ASSIGNMENT:
Keep each entry exactly as written when you repeat it, and skip the images.

***** EXTRACTED ENTRIES *****

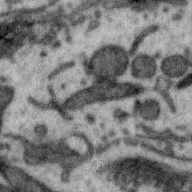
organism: Zebra finch
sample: Brain
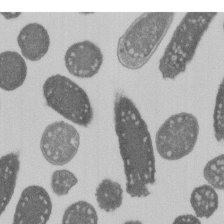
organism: E. coli
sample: Bacterial nucleoid
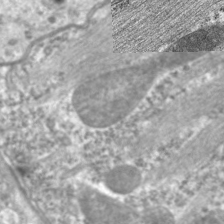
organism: C. elegans
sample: Pharynx
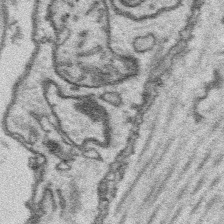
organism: Platynereis dumerilii
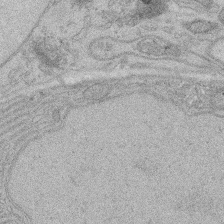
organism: Rat
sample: Salivary granule
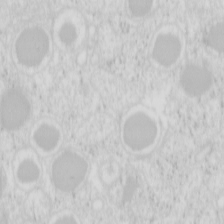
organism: Mouse
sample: Pancreas
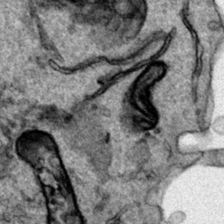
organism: Human
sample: Mitochondria in HCT116 cells
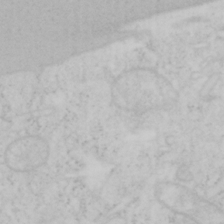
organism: Mouse
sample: OT-I killer T cells with ID8 ovarian cancer cells
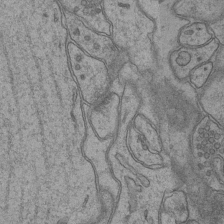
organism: Mouse
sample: CA1 Hippocampus
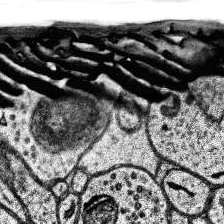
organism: Human
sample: Temporal Lobe
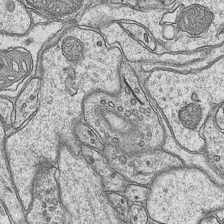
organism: Mouse
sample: CA1 Hippocampus
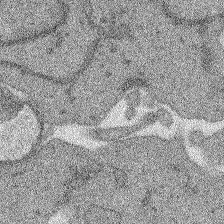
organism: Human
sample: HeLa cells
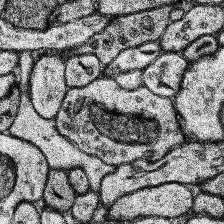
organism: Human
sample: Temporal Lobe
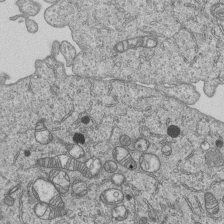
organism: Human
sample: MDA-MB-231 cells
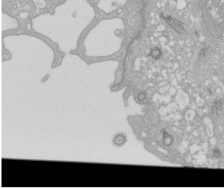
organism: Xenopus
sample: Cilia; centrioles in frog embryo cells
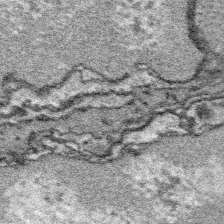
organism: Platynereis dumerilii
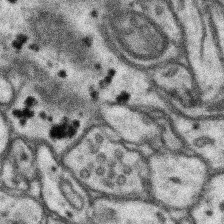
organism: Mouse
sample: Somatosensory cortex neuropil
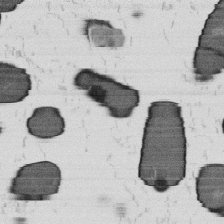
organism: B. subtilis
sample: Bacterial spore
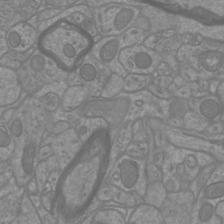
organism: Mouse
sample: Cortical neurons
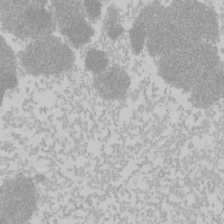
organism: Mouse
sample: Cancer cell death in ED-1 cells
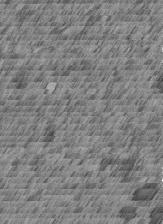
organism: C. elegans
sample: C. elegans embryo early stage
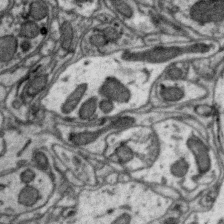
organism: Zebra finch
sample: Brain
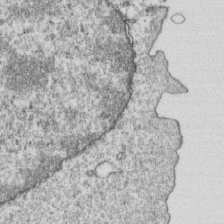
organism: Mouse
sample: Activated OT-1 CD8+ T cells
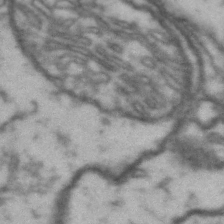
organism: Drosophila
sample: Brain
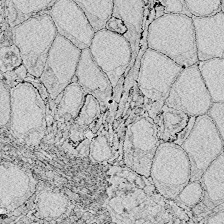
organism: Zebrafish
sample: Whole-Brain
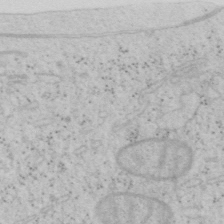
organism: Human
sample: HeLa cells
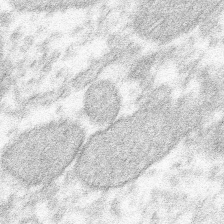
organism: Xenopus
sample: Cilia; centrioles in frog embryo cells
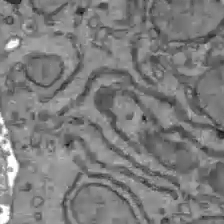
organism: C57BL Mouse
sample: Liver
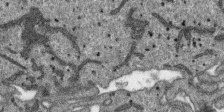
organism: Human
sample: Lung epithelial cells, uninfected (mock) control
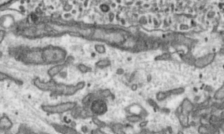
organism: Toxoplasma gondii
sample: Parasites in a vacuole inside a host cell
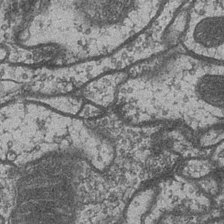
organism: Drosophila
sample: Optic medulla
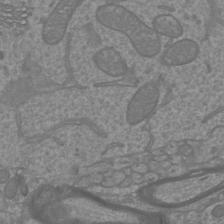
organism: Mouse
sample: Cortical neurons
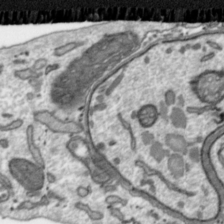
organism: Toxoplasma gondii
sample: Parasites in a vacuole inside a host cell
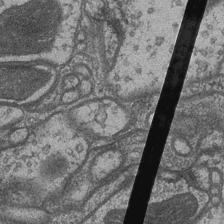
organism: Drosophila
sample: Optic medulla
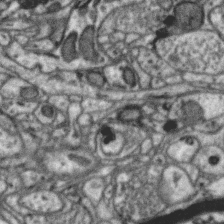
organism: Zebra finch
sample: Brain
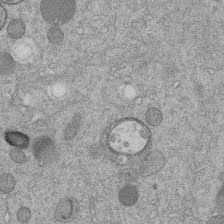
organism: C. elegans
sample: C. elegans embryo early stage
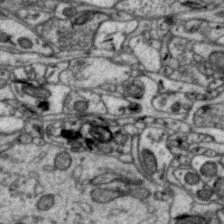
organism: Zebra finch
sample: Brain
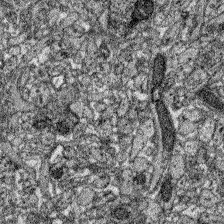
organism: Zebrafish
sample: Larval olfactory bulb
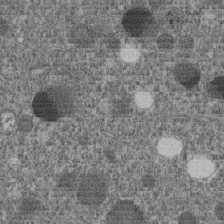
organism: C. elegans
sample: C. elegans embryo early stage
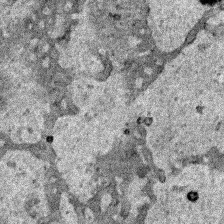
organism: Human
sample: Mitochondria in HCT116 cells
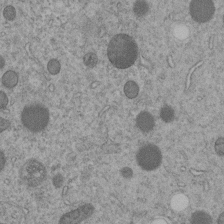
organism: C. elegans
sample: C. elegans embryo early stage
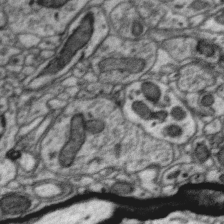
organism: Zebra finch
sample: Brain
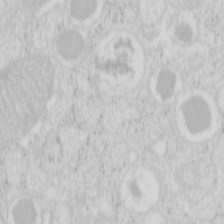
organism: Mouse
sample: Pancreas
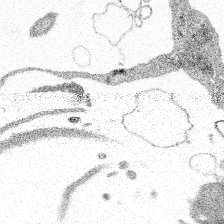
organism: Spongilla lacustris
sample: Multiple
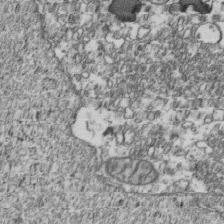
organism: Human
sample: Activated Jurkat CD4+ T cells
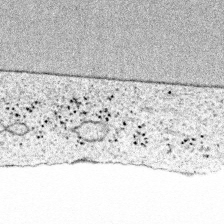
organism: Human
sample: HeLa cells
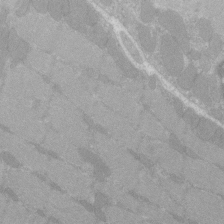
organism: C57BL Mouse
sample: Tibialis anterior muscle cell
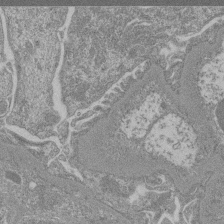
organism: Mouse
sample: Glomerulus
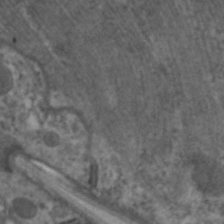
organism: C. elegans
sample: Pharynx
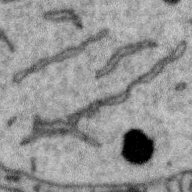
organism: Zebra finch
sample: Brain
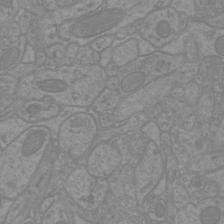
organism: Mouse
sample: Cortical neurons
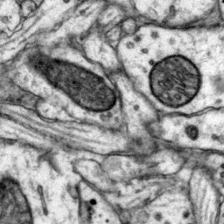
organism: Mouse
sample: Primary visual cortex
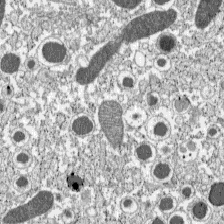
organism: C57BL Mouse
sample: Pancreatic islet
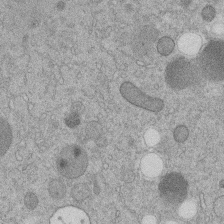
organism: C. elegans
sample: C. elegans embryo early stage
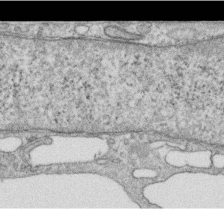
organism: Human
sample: Centriole in RPE cells
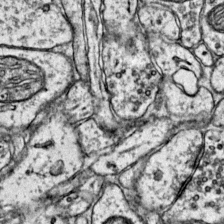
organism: Mouse
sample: Primary visual cortex
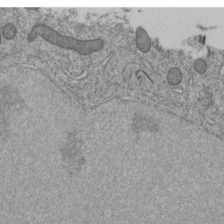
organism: C. elegans
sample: C. elegans embryo early stage
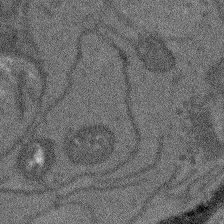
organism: Arabidopsis thaliana
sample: Root tip
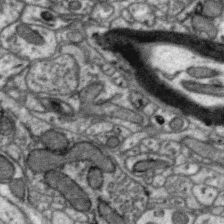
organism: Zebra finch
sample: Brain
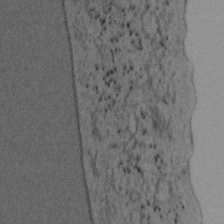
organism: Human
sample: HeLa cells
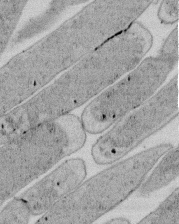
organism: E. coli
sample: Bacterial nucleoid
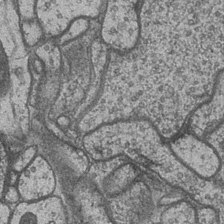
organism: Drosophila
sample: Optic medulla
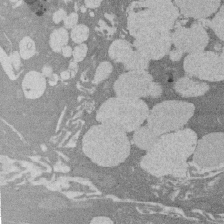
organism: Rat
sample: Salivary granule
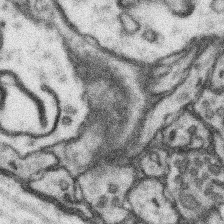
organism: Mouse
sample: Somatosensory cortex neuropil
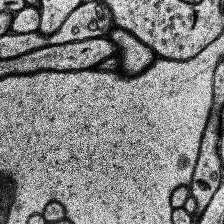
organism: Human
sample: Temporal Lobe
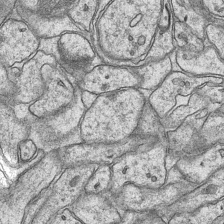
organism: Mouse
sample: CA1 Hippocampus
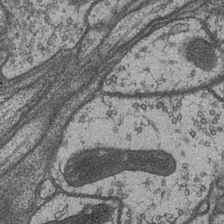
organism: Drosophila
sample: Optic medulla
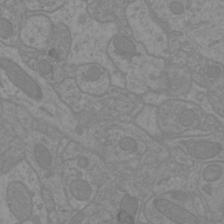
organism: Mouse
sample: Cortical neurons
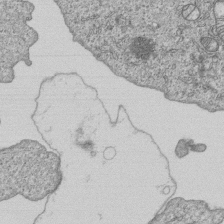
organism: Human
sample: MDA-MB-231 cells
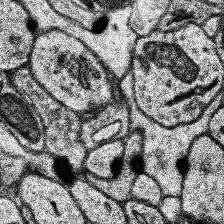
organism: Human
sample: Temporal Lobe
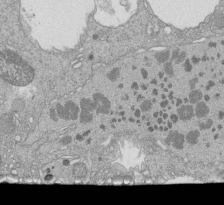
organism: Tetrahymena
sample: Cilia in tetrahymena
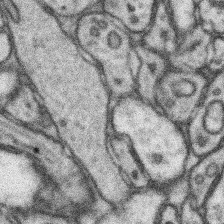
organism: Mouse
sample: Somatosensory cortex neuropil
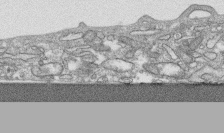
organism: Human
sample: CRL-1474
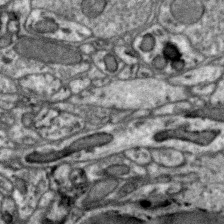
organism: Zebra finch
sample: Brain
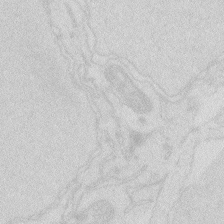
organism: Zebrafish
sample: Macrophage
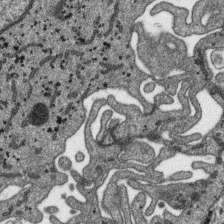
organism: Human
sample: Lung epithelial cells infected with SARS-CoV-2
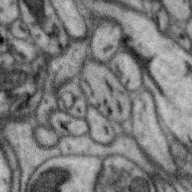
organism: Zebra finch
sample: Brain
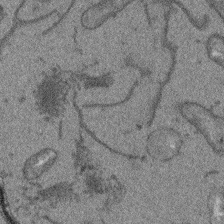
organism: Arabidopsis thaliana
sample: Root tip
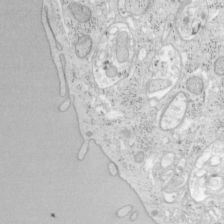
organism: Mouse
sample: OT-I killer T cells with ID8 ovarian cancer cells
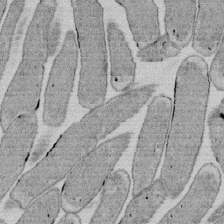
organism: E. coli
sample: Bacterial nucleoid
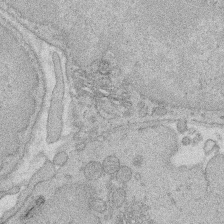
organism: Rat
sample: Salivary granule
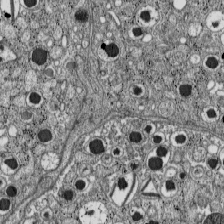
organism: C57BL Mouse
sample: Pancreatic islet
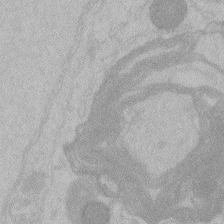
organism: Zebrafish
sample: Macrophage infected with Toxoplasma gondii
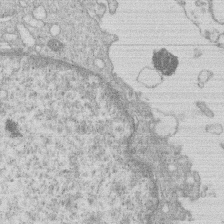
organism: Human
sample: Macrophage cells
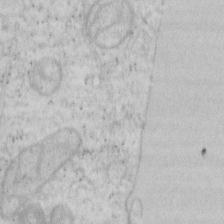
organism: Human
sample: HeLa cells
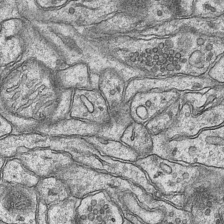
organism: Mouse
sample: CA1 Hippocampus
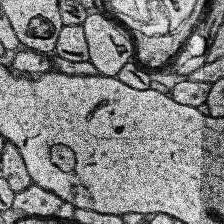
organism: Human
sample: Temporal Lobe
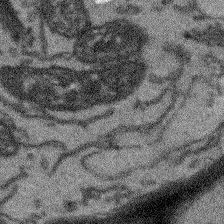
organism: Arabidopsis thaliana
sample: Root tip
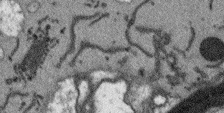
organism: Arabidopsis thaliana
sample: Root tip
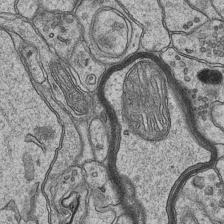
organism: Mouse
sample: CA1 Hippocampus
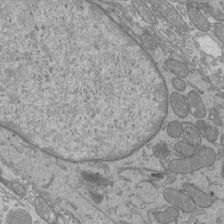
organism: Mouse
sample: Cilia; mouse epididymis
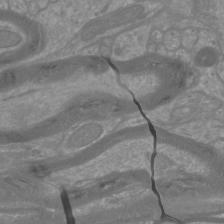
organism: Mouse
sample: Cortical neurons
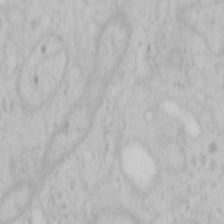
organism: Mouse
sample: OT-I killer T cells with ID8 ovarian cancer cells
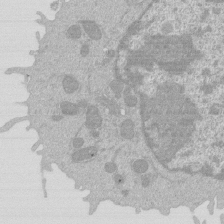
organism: Mouse
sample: Activated Pmel transgenic CD8+ T Cells
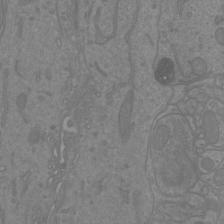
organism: Mouse
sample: Cortical neurons
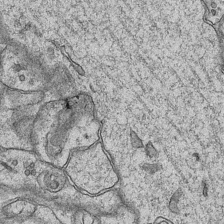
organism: Mouse
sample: CA1 Hippocampus
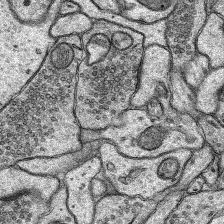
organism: Rat
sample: Hippocampus
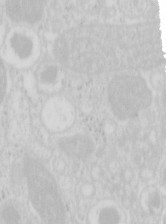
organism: Mouse
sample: Pancreas
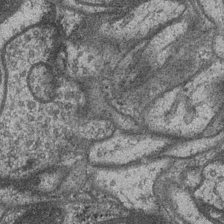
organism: Drosophila
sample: Optic medulla
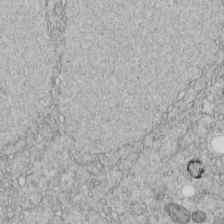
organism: C. elegans
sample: C. elegans embryo early stage
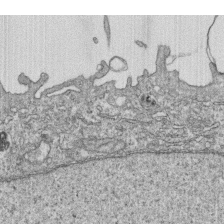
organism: Human
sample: HeLa cell HIV synapse
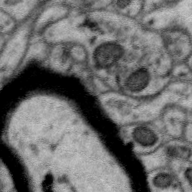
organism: Zebra finch
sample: Brain
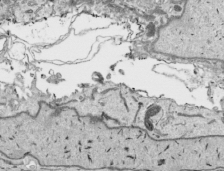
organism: Human
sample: Mitochondria in HCT116 cells
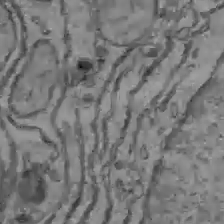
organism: C57BL Mouse
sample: Liver
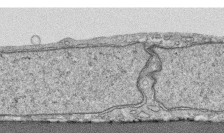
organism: Human
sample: CRL-1474
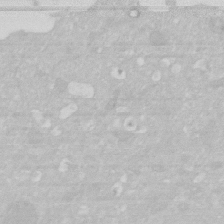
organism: Human
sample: HIV infected U937 cells
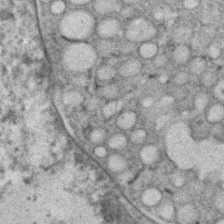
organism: C. elegans
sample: C. elegans embryo
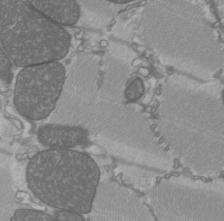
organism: C57BL Mouse
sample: Heart
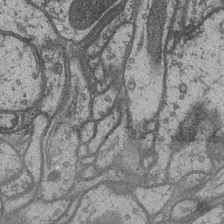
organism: Drosophila
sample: Optic medulla
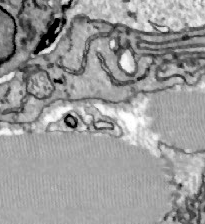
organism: Zebrafish
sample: Actinotrichia fibers
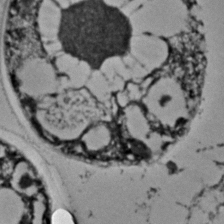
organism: C. elegans
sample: C. elegans embryo
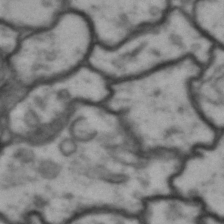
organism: Drosophila
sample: Brain
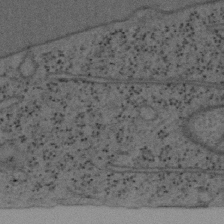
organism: Human
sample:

*****

EXERCISE OUTPUT:
organism: Zebra finch
sample: Brain
organism: E. coli
sample: Bacterial nucleoid
organism: C. elegans
sample: Pharynx
organism: Platynereis dumerilii
organism: Rat
sample: Salivary granule
organism: Mouse
sample: Pancreas
organism: Human
sample: Mitochondria in HCT116 cells
organism: Mouse
sample: OT-I killer T cells with ID8 ovarian cancer cells
organism: Mouse
sample: CA1 Hippocampus
organism: Human
sample: Temporal Lobe
organism: Mouse
sample: CA1 Hippocampus
organism: Human
sample: HeLa cells
organism: Human
sample: Temporal Lobe
organism: Human
sample: MDA-MB-231 cells
organism: Xenopus
sample: Cilia; centrioles in frog embryo cells
organism: Platynereis dumerilii
organism: Mouse
sample: Somatosensory cortex neuropil
organism: B. subtilis
sample: Bacterial spore
organism: Mouse
sample: Cortical neurons
organism: Mouse
sample: Cancer cell death in ED-1 cells
organism: C. elegans
sample: C. elegans embryo early stage
organism: Zebra finch
sample: Brain
organism: Mouse
sample: Activated OT-1 CD8+ T cells
organism: Drosophila
sample: Brain
organism: Zebrafish
sample: Whole-Brain
organism: Human
sample: HeLa cells
organism: Xenopus
sample: Cilia; centrioles in frog embryo cells
organism: C57BL Mouse
sample: Liver
organism: Human
sample: Lung epithelial cells, uninfected (mock) control
organism: Toxoplasma gondii
sample: Parasites in a vacuole inside a host cell
organism: Drosophila
sample: Optic medulla
organism: Mouse
sample: Cortical neurons
organism: Toxoplasma gondii
sample: Parasites in a vacuole inside a host cell
organism: Drosophila
sample: Optic medulla
organism: Zebra finch
sample: Brain
organism: C. elegans
sample: C. elegans embryo early stage
organism: Zebra finch
sample: Brain
organism: Zebrafish
sample: Larval olfactory bulb
organism: C. elegans
sample: C. elegans embryo early stage
organism: Human
sample: Mitochondria in HCT116 cells
organism: C. elegans
sample: C. elegans embryo early stage
organism: Zebra finch
sample: Brain
organism: Mouse
sample: Pancreas
organism: Spongilla lacustris
sample: Multiple
organism: Human
sample: Activated Jurkat CD4+ T cells
organism: Human
sample: HeLa cells
organism: C57BL Mouse
sample: Tibialis anterior muscle cell
organism: Mouse
sample: Glomerulus
organism: C. elegans
sample: Pharynx
organism: Zebra finch
sample: Brain
organism: Mouse
sample: Cortical neurons
organism: Mouse
sample: Primary visual cortex
organism: C57BL Mouse
sample: Pancreatic islet
organism: C. elegans
sample: C. elegans embryo early stage
organism: Human
sample: Centriole in RPE cells
organism: Mouse
sample: Primary visual cortex
organism: C. elegans
sample: C. elegans embryo early stage
organism: Arabidopsis thaliana
sample: Root tip
organism: Zebra finch
sample: Brain
organism: Human
sample: HeLa cells
organism: E. coli
sample: Bacterial nucleoid
organism: Drosophila
sample: Optic medulla
organism: Rat
sample: Salivary granule
organism: Mouse
sample: Somatosensory cortex neuropil
organism: Human
sample: Temporal Lobe
organism: Mouse
sample: CA1 Hippocampus
organism: Drosophila
sample: Optic medulla
organism: Mouse
sample: Cortical neurons
organism: Human
sample: MDA-MB-231 cells
organism: Human
sample: Temporal Lobe
organism: Tetrahymena
sample: Cilia in tetrahymena
organism: Mouse
sample: Somatosensory cortex neuropil
organism: Human
sample: CRL-1474
organism: Zebra finch
sample: Brain
organism: Zebrafish
sample: Macrophage
organism: Human
sample: Lung epithelial cells infected with SARS-CoV-2
organism: Zebra finch
sample: Brain
organism: Arabidopsis thaliana
sample: Root tip
organism: Mouse
sample: OT-I killer T cells with ID8 ovarian cancer cells
organism: E. coli
sample: Bacterial nucleoid
organism: Rat
sample: Salivary granule
organism: C57BL Mouse
sample: Pancreatic islet
organism: Zebrafish
sample: Macrophage infected with Toxoplasma gondii
organism: Human
sample: Macrophage cells
organism: Human
sample: HeLa cells
organism: Mouse
sample: CA1 Hippocampus
organism: Human
sample: Temporal Lobe
organism: Arabidopsis thaliana
sample: Root tip
organism: Arabidopsis thaliana
sample: Root tip
organism: Mouse
sample: CA1 Hippocampus
organism: Mouse
sample: Cilia; mouse epididymis
organism: Mouse
sample: Cortical neurons
organism: Mouse
sample: OT-I killer T cells with ID8 ovarian cancer cells
organism: Mouse
sample: Activated Pmel transgenic CD8+ T Cells
organism: Mouse
sample: Cortical neurons
organism: Mouse
sample: CA1 Hippocampus
organism: Rat
sample: Hippocampus
organism: Mouse
sample: Pancreas
organism: Drosophila
sample: Optic medulla
organism: C. elegans
sample: C. elegans embryo early stage
organism: Human
sample: HeLa cell HIV synapse
organism: Zebra finch
sample: Brain
organism: Human
sample: Mitochondria in HCT116 cells
organism: C57BL Mouse
sample: Liver
organism: Human
sample: CRL-1474
organism: Human
sample: HIV infected U937 cells
organism: C. elegans
sample: C. elegans embryo
organism: C57BL Mouse
sample: Heart
organism: Drosophila
sample: Optic medulla
organism: Zebrafish
sample: Actinotrichia fibers
organism: C. elegans
sample: C. elegans embryo
organism: Drosophila
sample: Brain
organism: Human
sample:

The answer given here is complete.